Upon receipt of such forms, they shall be signed by the Warden,
U.S. Department of Justice, Federal Bureau of Prisons, Federal
Medical Center, Fort Worth, Texas, and shall be posted and
maintained for 60 consecutive days thereafter, in conspicuous
places, including all bulletin boards and other places where
notices to employees are customarily posted. Reasonable steps shall
be taken to ensure that such Notices are not altered, defaced, or
covered by any other material.
(c) Pursuant to section 2423.41(e) of the
Authority's Rules and Regulations, notify the Regional Director,
Dallas Regional Office, Federal Labor Relations Authority, in
writing, within 30 days from the date of this Order, as to what
steps have been taken to comply.
Issued, Washington, DC, June 29, 2000.
_____________________
ELI NASH, JR.
Administrative Law Judge
NOTICE TO ALL EMPLOYEES
POSTED BY ORDER OF THE
FEDERAL LABOR RELATIONS AUTHORITY
The Federal Labor Relations Authority has found that the U.S.

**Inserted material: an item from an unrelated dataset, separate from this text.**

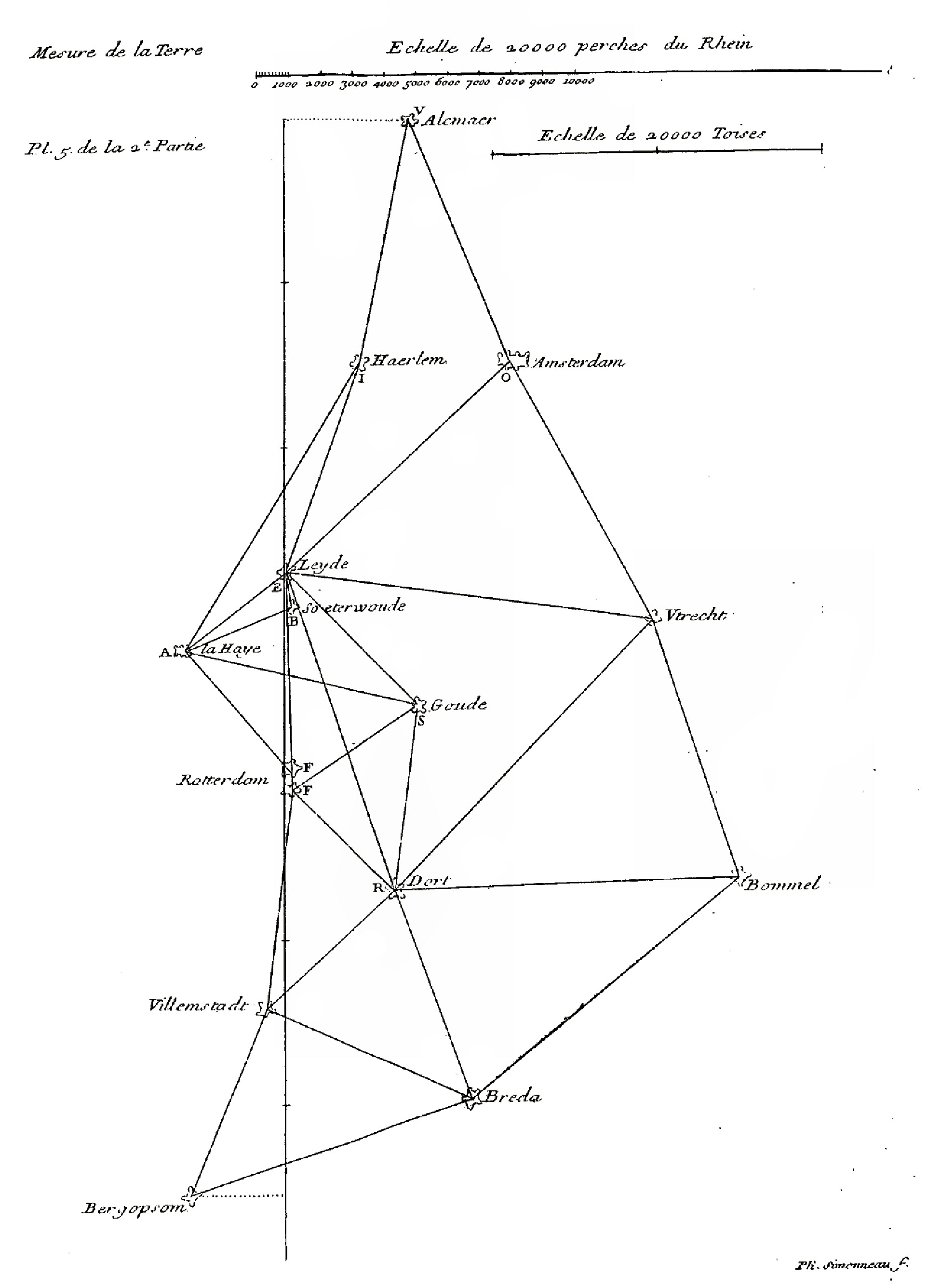 Triangulation principale de Snellius par Jacques Cassini.

Department of Justice, Federal Bureau of Prisons, Federal Medical
Center, Fort Worth, Texas, violated the Federal Service
Labor-Management Relations Statute, and has ordered us to post and
abide by this Notice.
WE HEREBY NOTIFY OUR EMPLOYEES THAT:
WE WILL NOT interfere with, restrain, or coerce our employees by
disciplining Patrick Showalter or any other representative of the
American Federation of Government Employees, Local 1298, the
exclusive representative of our employees, for activity protected
by the Federal Service Labor-Management Relations Statute.

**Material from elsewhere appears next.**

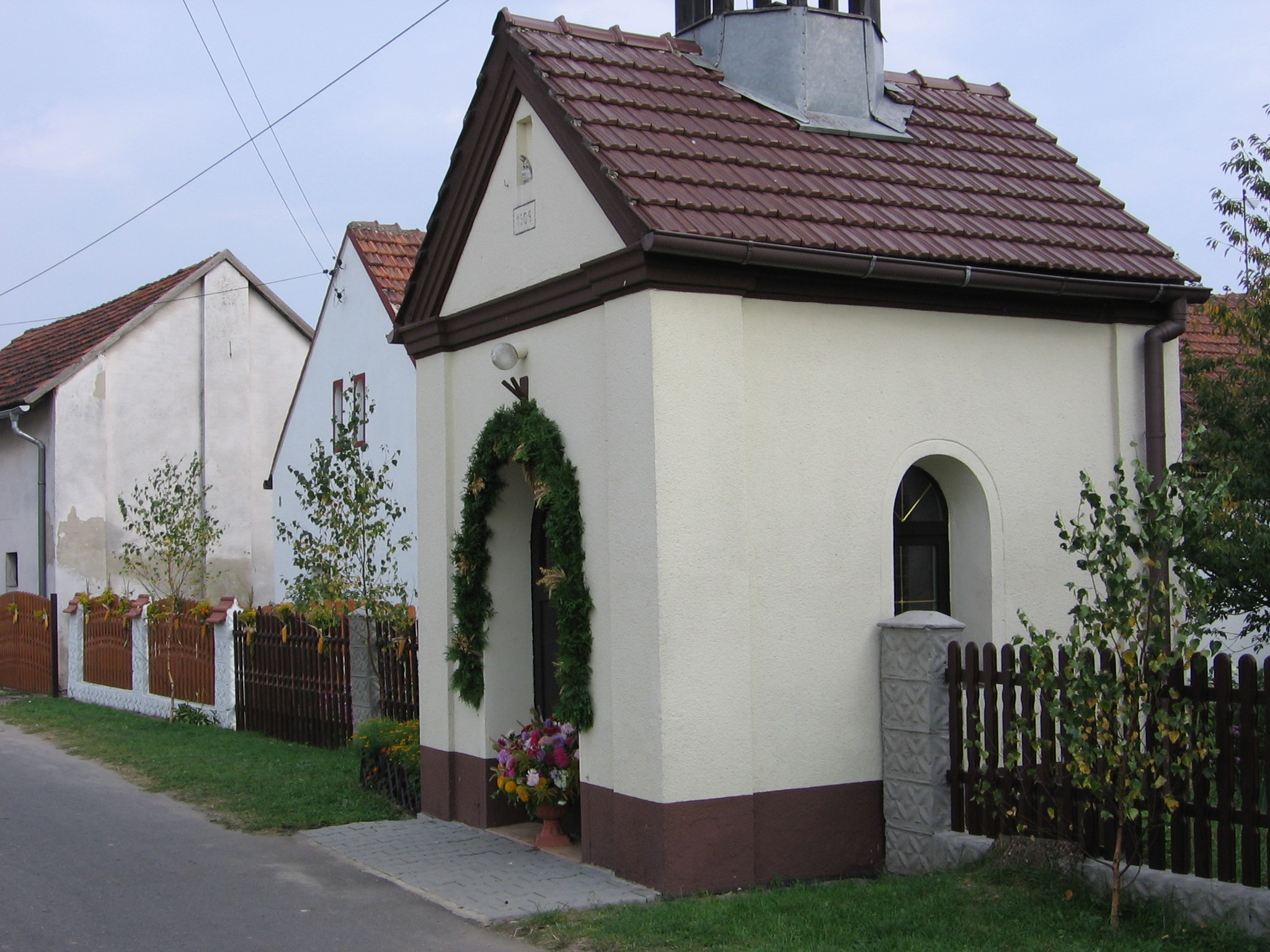 Zdjęcie przedstawia ogólnodostepną kapliczkę w Ciochowicach. Fotografia została wykonana przeze mnie aparatem cyfrowym 11.08.2006 roku.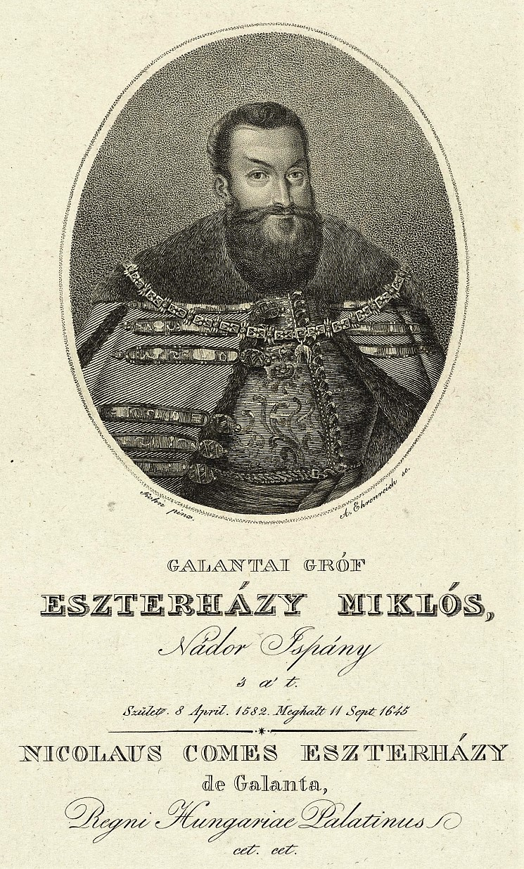 Esterházy-Galántha, Nikolaus Graf (1583 - 1645)

WE WILL NOT, in any like or related manner, interfere with,
restrain, or coerce our employees in the exercise of their rights
assured by the Federal Service Labor-Management Relations
Statute.
WE WILL expunge from our files all records of, and references
to, the 3-day suspension given to Patrick Showalter and make him
whole by reimbursing him for all losses he incurred as a result of
the 3-day suspension, including backpay with interest, and any
other benefits lost due to the suspension.

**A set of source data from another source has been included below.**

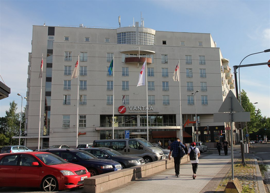 Hotelli Vantaan pääsisäänkäynnin puoli. Tämä Vantaan Tikkurilassa, Tikkurilan rautatieaseman läheisyydessä sijaitseva suuri hotelli on viralliselta nimeltään Original Sokos Hotel Vantaa. Hotelli tunnetaan muun muassa ravintola Tulisuudelmasta.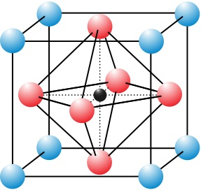 perovskite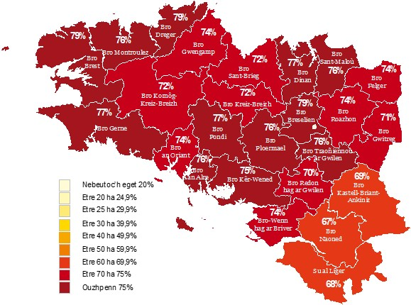 Dregantad a dud a-du da gaout muioc'h a vrezhoneg er skolioù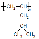 Polymethylpentene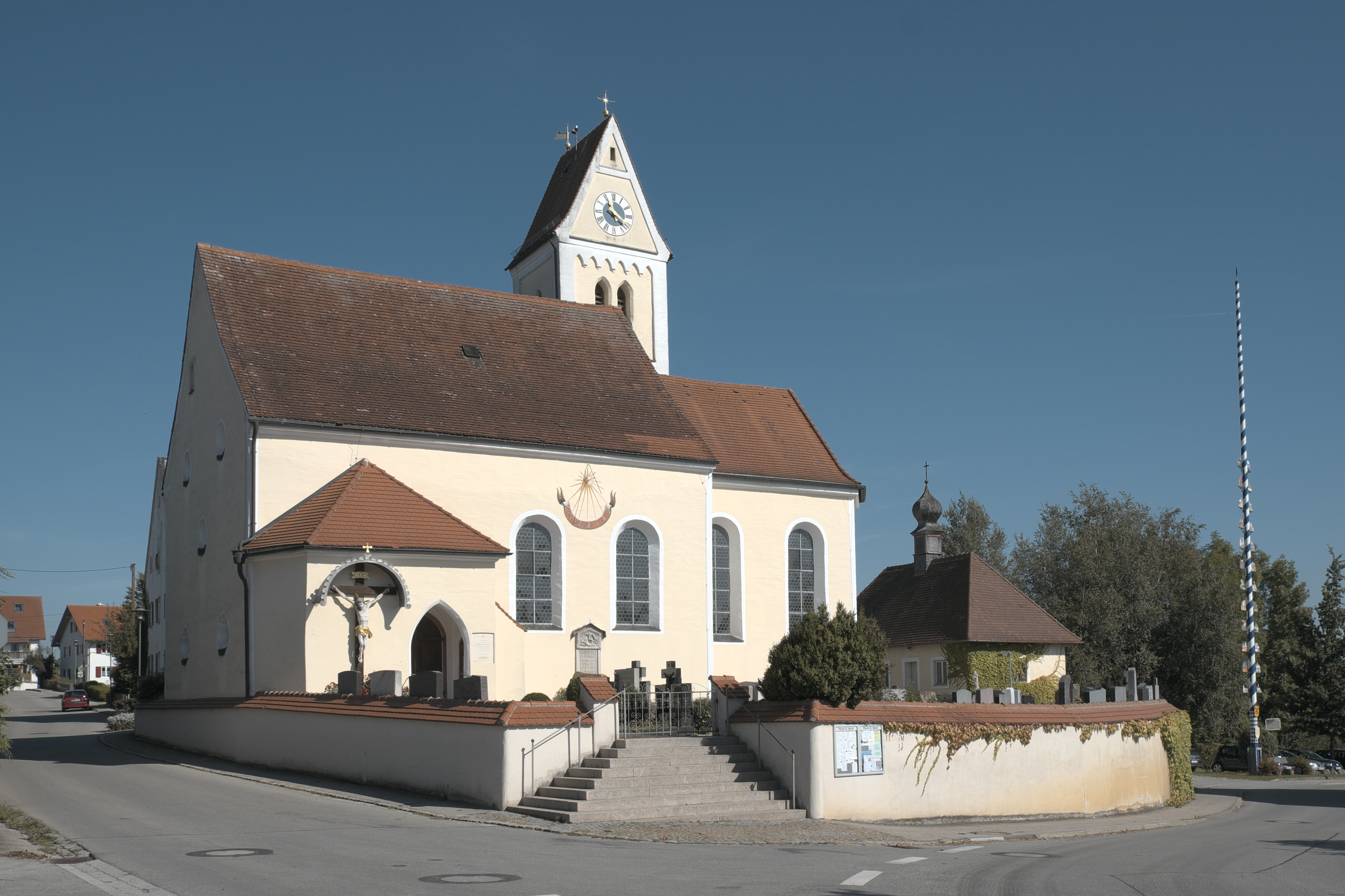 Katholische Pfarrkirche St. Martin in Penzing im Landkreis Landsberg am Lech (Bayern/Deutschland)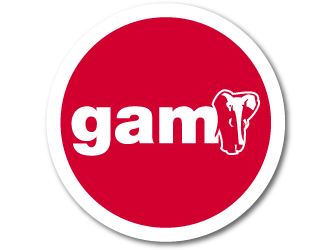 Logo del grupo GAM, General de Alquiler de Maquinaria S.A.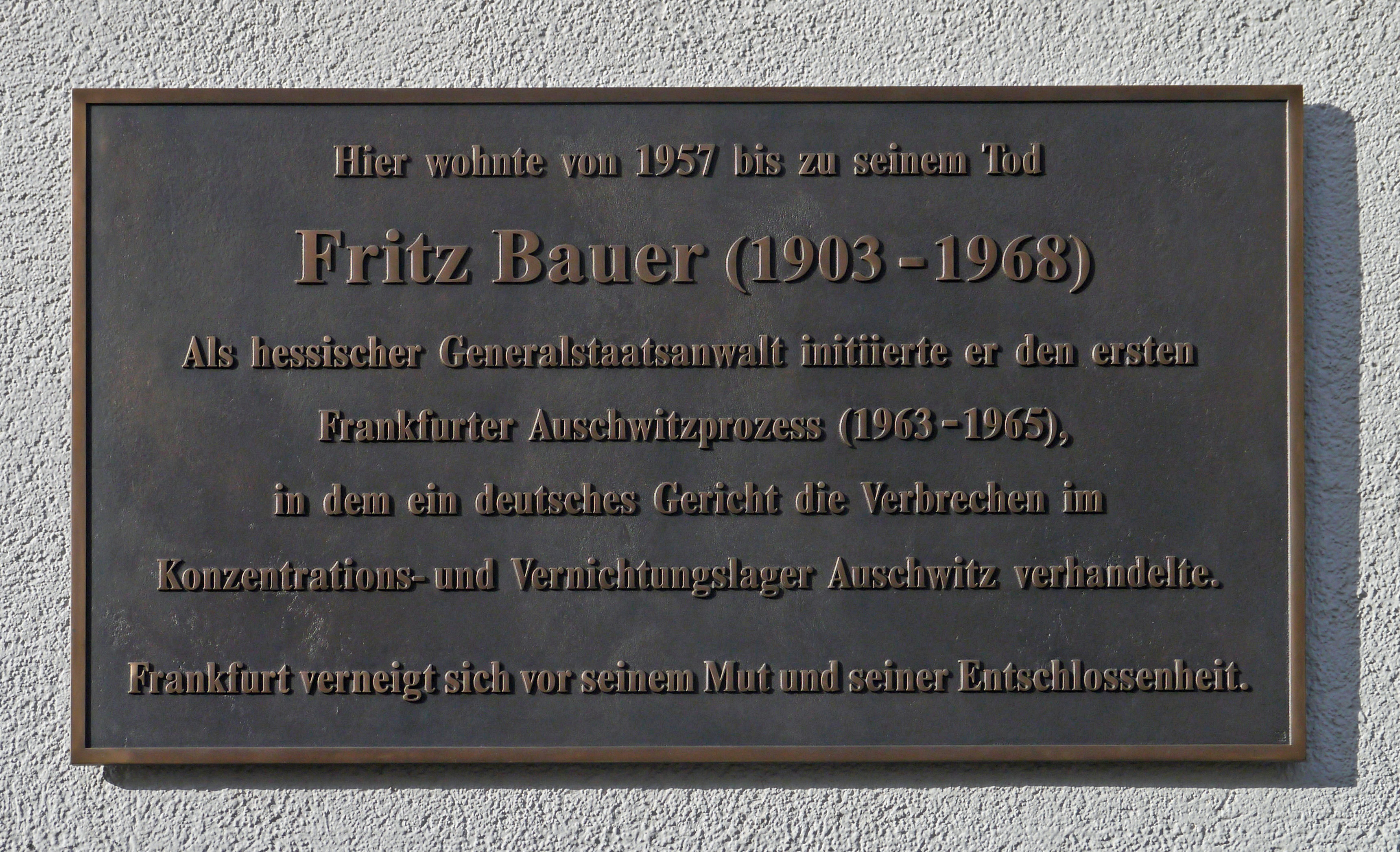 Gedenktafel am letzten Wohnhaus von Fritz Bauer. 2017 in der Feldbergstraße in Frankfurt am Main.

_____________________________________
(Respondent/Agency)
Dated:_______________ By:_____________________________________
(Signature) (Warden)
This Notice must remain posted for 60 consecutive days from the
date of posting and must not be altered, defaced, or covered by any
other material.
If employees have any questions concerning this Notice or
compliance with its provisions, they may communicate directly with
the Regional Director, Dallas Regional Office, whose address is:
525 Griffin Street, Suite 926, Dallas, TX 75202 and whose telephone
number is: (214)767-4996.
1. Although this case was consolidated for hearing with Case No. DA-CA-90712, the parties decided to sever the cases for a separate decision. Therefore, a separate decision will be issued in DA-CA-90711, today.